The new labeling scheme helps those interested in seeing 5caC by sequencing, too, He said.
That's because 5caC normally acts like unmodified cytosine during bisulfite treatment, getting converted to a thymine residue. After amine labeling, though, 5caC bases become more resilient under bisulfite treatment conditions. Rather than appearing as cytosine in bisulfite sequence data, the labeled 5caC moieties resist conversion and resemble methylated cytosine bases.

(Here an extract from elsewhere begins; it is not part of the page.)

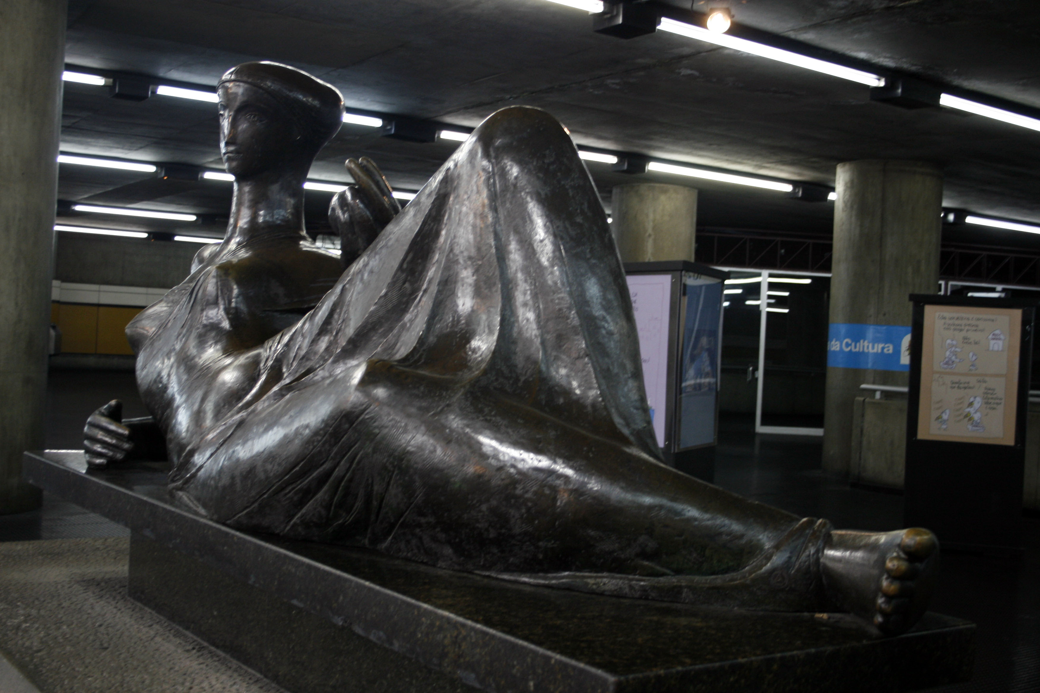 Estação de Metrô Sé - Mezanino central. Foto por André Deak para o Arte Fora do Museu (
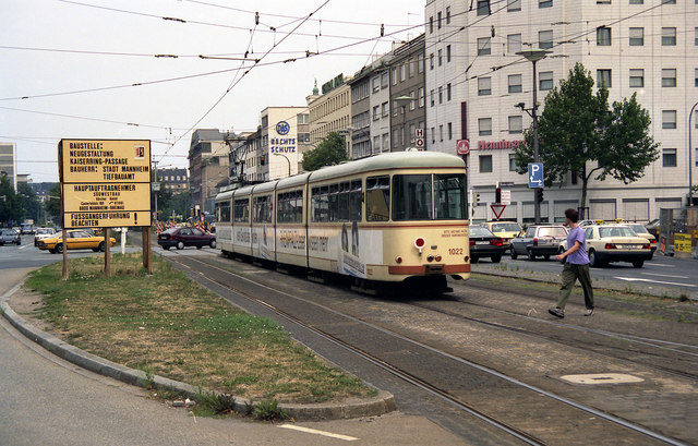 RHB tram on Kaiserring, Mannheim
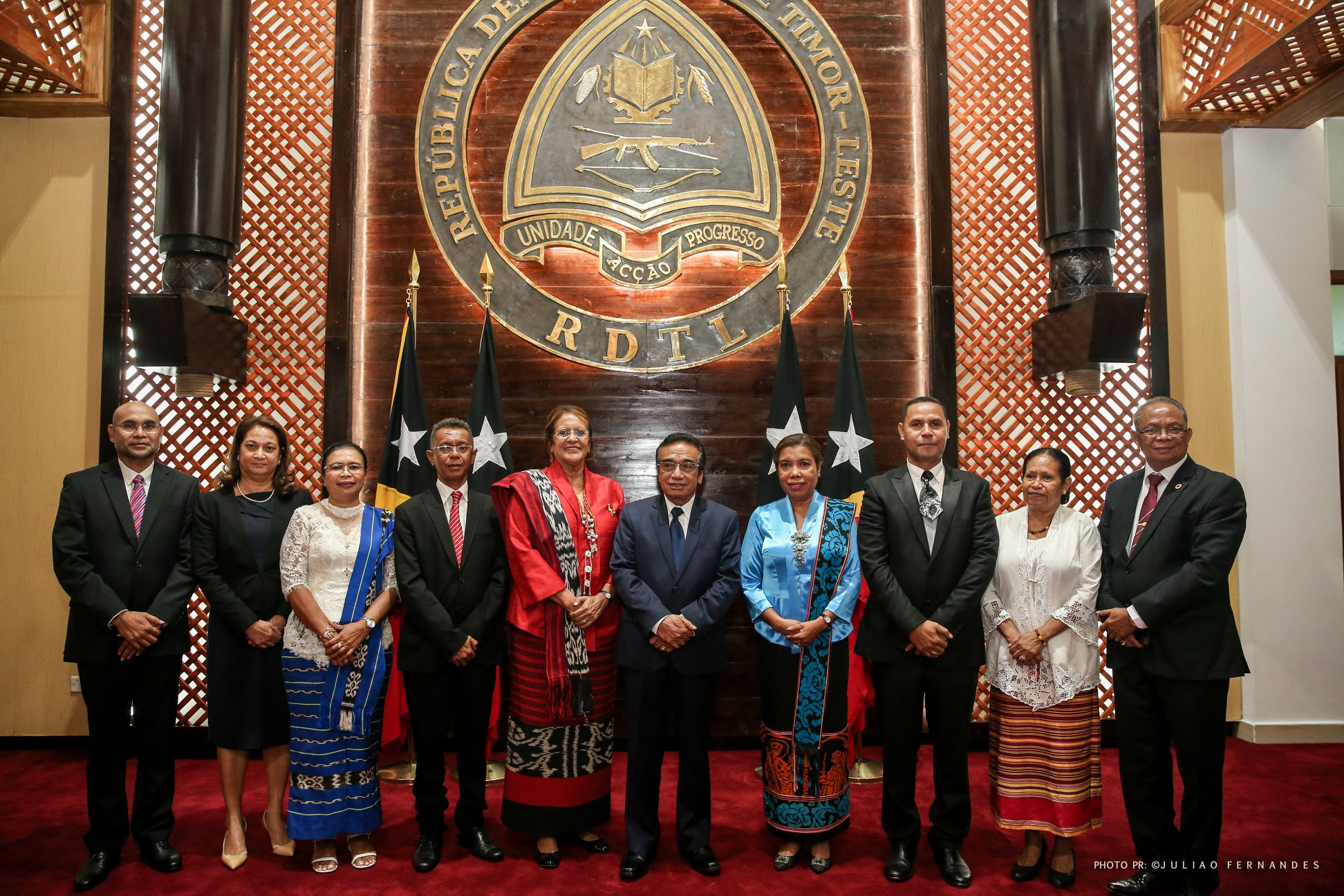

Theoretically, that means that the position of each carboxylcytosine can be detected across the genome, He said, by comparing data from a standard bisulfite sequencing experiment with sequences generated following a 5caC-labeling step and bisulfite treatment.
In practice, though, there are still hurdles to overcome before CAB-seq can be applied for whole-genome sequencing. That's particularly true for sequences in which 5caC is rare, since the sequencing depth needed to pick up the modified bases may be prohibitively expensive.
"In principal, if someone has [sufficient] funding they can do this genome-wide," He said. "Right now, the major problem is that the [5caC] levels are quite low, so you need a lot of sequencing depth to see [5caC]."
In mammalian samples, for instance, studies so far suggest 5caC and its fellow demethylation intermediate 5fC tend to be quickly demethylated to cytosine. Based on such patterns, He speculated that 5caC's primary function in mammalian systems is its role as a stepping-stone to full demethylation.
Still, researchers haven't dismissed the possibility that the modification could have a biological or regulatory role in its own right, particularly in non-mammalian organisms with high levels of 5caC, which have been identified in unpublished studies.
"There's always a possibility that cells generate 5fC and then 5caC to add an additional layer of complexity for regulation," He explained. "So it's important to have an accurate way to detect both of them."
By continuing to develop and improve methods for profiling each of the demethylation intermediates across the genome, the team hopes that it will eventually be possible to more fully explore that possibility.
As it stands at the moment, the CAB-seq approach appears to be best suited for looking at loci-specific 5caC patterns in mammalian samples, He said, or for doing more extensive 5caC sequencing in organisms with relatively high 5caC levels.
He noted that it should also be possible to track 5caC genome-wide using the current approach if there is enough starting material on hand to do antibody-based enrichment or enrichment for labeled 5caC with streptavidin beads.
Nevertheless, He and his colleagues are looking at ways of tweaking and improving on their existing CAB-seq protocol, including potential changes to the chemistry used to label 5caC — additional development steps aimed at bolstering the method's sensitivity and specificity for 5caC.
"The labeling chemistry, though specific for [5caC], still has some background," He said. "So if we can exclusively label [5caC], which we're trying right now, that … could be directly applied to our methods."
He and his co-authors have filed for patents related to the 5caC methods described in the new study as well as the 5fC sequencing methods developed previously.
A University of Chicago spinout company called Wisegene — which currently markets reagents and kits related to the He team's 5hmC sequencing method, TAB-seq — may ultimately take steps towards commercializing products related to the group's newer 5caC and 5fC profiling approaches. In the case of the CAB-seq approach outlined in the current study, He noted that the group "probably will improve it a little bit before we commercialize."